背景/目的:本研究在病理生理和预后意义的背景下,调查了人膀胱癌中选定的DNA修复基因(MBD4、TDG、MLH1、MLH3)和DNMT1的基因表达及DNA甲基化情况。
为了确定基因表达模式、整体甲基化和启动子甲基化状态之间的关系,我们进行了实时PCR,以量化50份膀胱癌样本及相邻非癌组织中选定基因的mRNA。甲基化状态通过甲基化特异性聚合酶链反应(MSP)或用甲基化敏感限制性内切酶消化基因组DNA并使用基因特异性引物进行PCR(MSRE-PCR)进行分析。使用基于抗体的5-mC检测方法测量整体DNA甲基化水平。

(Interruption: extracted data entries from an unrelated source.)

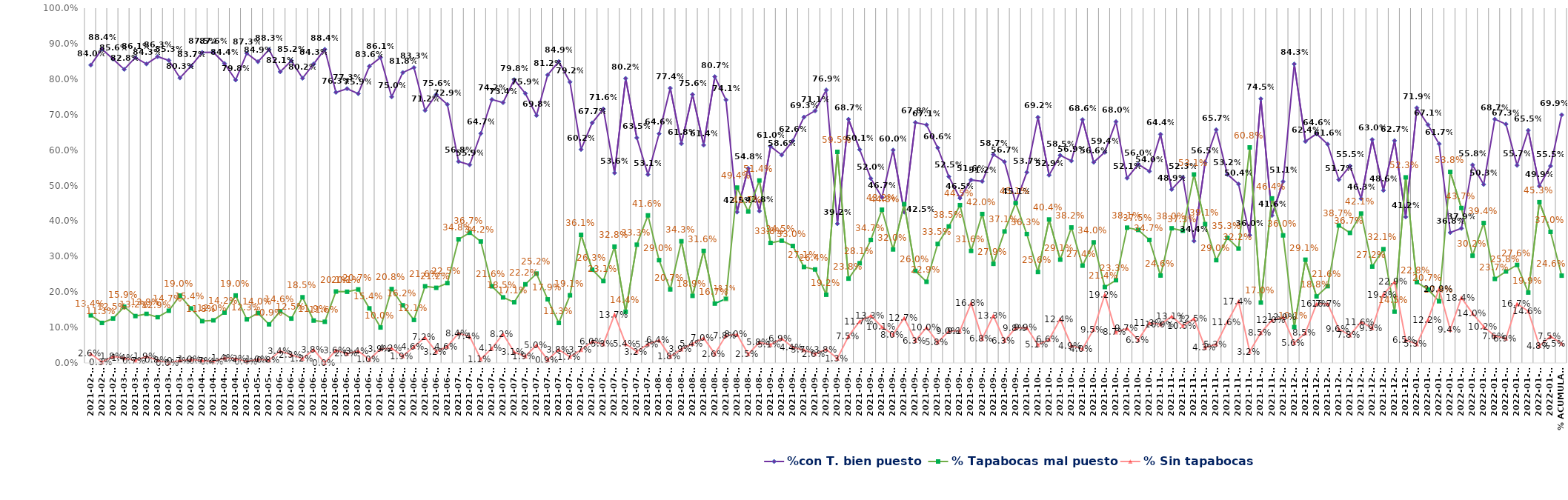
| Category | %con T. bien puesto | % Tapabocas mal puesto | % Sin tapabocas |
|---|---|---|---|
| 2021-02-19 | 0.84 | 0.134 | 0.026 |
| 2021-02-23 | 0.884 | 0.113 | 0.003 |
| 2021-02-25 | 0.856 | 0.125 | 0.018 |
| 2021-03-04 | 0.828 | 0.159 | 0.014 |
| 2021-03-05 | 0.861 | 0.132 | 0.007 |
| 2021-03-10 | 0.843 | 0.138 | 0.019 |
| 2021-03-11 | 0.863 | 0.129 | 0.008 |
| 2021-03-12 | 0.853 | 0.147 | 0 |
| 2021-03-29 | 0.803 | 0.19 | 0.007 |
| 2021-03-30 | 0.837 | 0.154 | 0.01 |
| 2021-04-06 | 0.875 | 0.118 | 0.007 |
| 2021-04-07 | 0.876 | 0.12 | 0.004 |
| 2021-04-15 | 0.844 | 0.142 | 0.014 |
| 2021-04-20 | 0.798 | 0.19 | 0.012 |
| 2021-05-04 | 0.873 | 0.123 | 0.004 |
| 2021-05-07 | 0.849 | 0.14 | 0.01 |
| 2021-05-21 | 0.883 | 0.109 | 0.008 |
| 2021-06-01 | 0.821 | 0.146 | 0.034 |
| 2021-06-04 | 0.852 | 0.125 | 0.023 |
| 2021-06-08 | 0.802 | 0.185 | 0.012 |
| 2021-06-10 | 0.843 | 0.119 | 0.038 |
| 2021-06-11 | 0.884 | 0.116 | 0 |
| 2021-06-12 | 0.763 | 0.201 | 0.036 |
| 2021-06-15 | 0.773 | 0.201 | 0.026 |
| 2021-06-16 | 0.759 | 0.207 | 0.034 |
| 2021-06-18 | 0.836 | 0.154 | 0.01 |
| 2021-06-19 | 0.861 | 0.1 | 0.039 |
| 2021-06-21 | 0.75 | 0.208 | 0.042 |
| 2021-06-22 | 0.818 | 0.162 | 0.019 |
| 2021-06-23 | 0.833 | 0.121 | 0.046 |
| 2021-06-25 | 0.712 | 0.216 | 0.072 |
| 2021-06-26 | 0.756 | 0.212 | 0.032 |
| 2021-06-30 | 0.729 | 0.225 | 0.046 |
| 2021-07-03 | 0.568 | 0.348 | 0.084 |
| 2021-07-06 | 0.559 | 0.367 | 0.074 |
| 2021-07-07 | 0.647 | 0.342 | 0.011 |
| 2021-07-08 | 0.742 | 0.216 | 0.041 |
| 2021-07-09 | 0.734 | 0.185 | 0.082 |
| 2021-07-10 | 0.798 | 0.171 | 0.031 |
| 2021-07-12 | 0.759 | 0.222 | 0.019 |
| 2021-07-13 | 0.698 | 0.252 | 0.05 |
| 2021-07-14 | 0.812 | 0.179 | 0.009 |
| 2021-07-15 | 0.849 | 0.113 | 0.038 |
| 2021-07-16 | 0.792 | 0.191 | 0.017 |
| 2021-07-24 | 0.602 | 0.361 | 0.037 |
| 2021-07-19 | 0.677 | 0.263 | 0.06 |
| 2021-07-21 | 0.716 | 0.231 | 0.053 |
| 2021-07-28 | 0.536 | 0.328 | 0.137 |
| 2021-07-29 | 0.802 | 0.144 | 0.054 |
| 2021-07-30 | 0.635 | 0.333 | 0.032 |
| 2021-07-31 | 0.531 | 0.416 | 0.053 |
| 2021-08-03 | 0.646 | 0.29 | 0.064 |
| 2021-08-04 | 0.774 | 0.207 | 0.018 |
| 2021-08-05 | 0.618 | 0.343 | 0.039 |
| 2021-08-06 | 0.756 | 0.189 | 0.054 |
| 2021-08-17 | 0.614 | 0.316 | 0.07 |
| 2021-08-18 | 0.807 | 0.167 | 0.026 |
| 2021-08-19 | 0.741 | 0.181 | 0.078 |
| 2021-08-20 | 0.425 | 0.494 | 0.08 |
| 2021-08-30 | 0.548 | 0.427 | 0.025 |
| 2021-08-31 | 0.428 | 0.514 | 0.058 |
| 2021-09-01 | 0.61 | 0.338 | 0.051 |
| 2021-09-02 | 0.586 | 0.345 | 0.069 |
| 2021-09-03 | 0.626 | 0.33 | 0.044 |
| 2021-09-04 | 0.693 | 0.271 | 0.037 |
| 2021-09-06 | 0.711 | 0.264 | 0.026 |
| 2021-09-08 | 0.769 | 0.192 | 0.038 |
| 2021-09-10 | 0.392 | 0.595 | 0.013 |
| 2021-09-13 | 0.687 | 0.238 | 0.075 |
| 2021-09-14 | 0.601 | 0.281 | 0.117 |
| 2021-09-15 | 0.52 | 0.347 | 0.133 |
| 2021-09-16 | 0.467 | 0.432 | 0.101 |
| 2021-09-17 | 0.6 | 0.32 | 0.08 |
| 2021-09-18 | 0.425 | 0.448 | 0.127 |
| 2021-09-20 | 0.678 | 0.26 | 0.063 |
| 2021-09-21 | 0.671 | 0.229 | 0.1 |
| 2021-09-22 | 0.606 | 0.335 | 0.058 |
| 2021-09-23 | 0.525 | 0.385 | 0.09 |
| 2021-09-24 | 0.465 | 0.445 | 0.091 |
| 2021-09-25 | 0.516 | 0.316 | 0.168 |
| 2021-09-27 | 0.512 | 0.42 | 0.068 |
| 2021-09-28 | 0.587 | 0.279 | 0.133 |
| 2021-09-29 | 0.567 | 0.371 | 0.062 |
| 2021-09-30 | 0.451 | 0.451 | 0.098 |
| 2021-10-01 | 0.537 | 0.363 | 0.099 |
| 2021-10-05 | 0.692 | 0.256 | 0.051 |
| 2021-10-11 | 0.529 | 0.404 | 0.066 |
| 2021-10-13 | 0.585 | 0.291 | 0.124 |
| 2021-10-14 | 0.569 | 0.382 | 0.049 |
| 2021-10-15 | 0.686 | 0.274 | 0.04 |
| 2021-10-16 | 0.566 | 0.34 | 0.095 |
| 2021-10-19 | 0.594 | 0.214 | 0.192 |
| 2021-10-20 | 0.68 | 0.233 | 0.087 |
| 2021-10-22 | 0.521 | 0.381 | 0.097 |
| 2021-10-26 | 0.56 | 0.375 | 0.065 |
| 2021-10-27 | 0.54 | 0.347 | 0.113 |
| 2021-11-02 | 0.644 | 0.246 | 0.109 |
| 2021-11-03 | 0.489 | 0.38 | 0.131 |
| 2021-11-06 | 0.523 | 0.373 | 0.105 |
| 2021-11-09 | 0.344 | 0.531 | 0.125 |
| 2021-11-10 | 0.565 | 0.391 | 0.043 |
| 2021-11-17 | 0.657 | 0.29 | 0.053 |
| 2021-11-22 | 0.532 | 0.353 | 0.116 |
| 2021-11-24 | 0.504 | 0.322 | 0.174 |
| 2021-11-25 | 0.36 | 0.608 | 0.032 |
| 2021-11-26 | 0.745 | 0.17 | 0.085 |
| 2021-11-29 | 0.416 | 0.464 | 0.12 |
| 2021-12-04 | 0.511 | 0.36 | 0.129 |
| 2021-12-07 | 0.843 | 0.101 | 0.056 |
| 2021-12-09 | 0.624 | 0.291 | 0.085 |
| 2021-12-10 | 0.646 | 0.188 | 0.167 |
| 2021-12-11 | 0.616 | 0.216 | 0.167 |
| 2021-12-13 | 0.517 | 0.387 | 0.096 |
| 2021-12-15 | 0.555 | 0.367 | 0.078 |
| 2021-12-23 | 0.463 | 0.421 | 0.116 |
| 2021-12-24 | 0.63 | 0.272 | 0.099 |
| 2021-12-27 | 0.486 | 0.321 | 0.193 |
| 2021-12-29 | 0.627 | 0.145 | 0.229 |
| 2021-12-31 | 0.412 | 0.523 | 0.065 |
| 2022-01-03 | 0.719 | 0.228 | 0.053 |
| 2022-01-04 | 0.671 | 0.207 | 0.122 |
| 2022-01-06 | 0.617 | 0.174 | 0.209 |
| 2022-01-07 | 0.368 | 0.538 | 0.094 |
| 2022-01-08 | 0.379 | 0.437 | 0.184 |
| 2022-01-11 | 0.558 | 0.302 | 0.14 |
| 2022-01-12 | 0.503 | 0.394 | 0.102 |
| 2022-01-17 | 0.687 | 0.237 | 0.076 |
| 2022-01-18 | 0.673 | 0.258 | 0.069 |
| 2022-01-19 | 0.557 | 0.276 | 0.167 |
| 2022-01-22 | 0.655 | 0.199 | 0.146 |
| 2022-01-24 | 0.499 | 0.453 | 0.048 |
| 2022-01-29 | 0.555 | 0.37 | 0.075 |
| % Acumulado | 0.699 | 0.246 | 0.055 |

肿瘤样本中MBD4、MLH3和MLH1的mRNA相对水平分别在28%(14/50)、34%(17/50)和36%(18/50)的样本中降低。与肌肉浸润性肿瘤(T2-T4)中11%的样本相比,46%的非肌肉浸润性肿瘤(Ta/T1)中MBD4 mRNA表达降低(P<0.003)。TDG mRNA表达分析未显示Ta/T1和T2-T4肿瘤之间有任何显著差异。与Ta/T1(16%)相比,T2-T4中DNMT1 mRNA表达增加的频率更高(52%)。肿瘤组织中MBD4的总体甲基化率为18%,MLH1为25%,且没有证据表明MLH3启动子甲基化。高级别肿瘤的整体DNA甲基化水平显著较低(P=0.04)。DNMT1 mRNA表达增加、MLH1 mRNA表达降低以及MLH1启动子甲基化的存在与较短生存期之间存在显著关联(P=0.002、P=0.032和P=0.006)。
本研究突出了DNA修复途径的重要性,并首次提供了MBD4和MLH3在膀胱癌中作用的证据。此外,我们的研究结果表明,DNMT1 mRNA和MLH1 mRNA表达以及MLH1启动子甲基化状态是这种病理情况下有吸引力的预后标志物。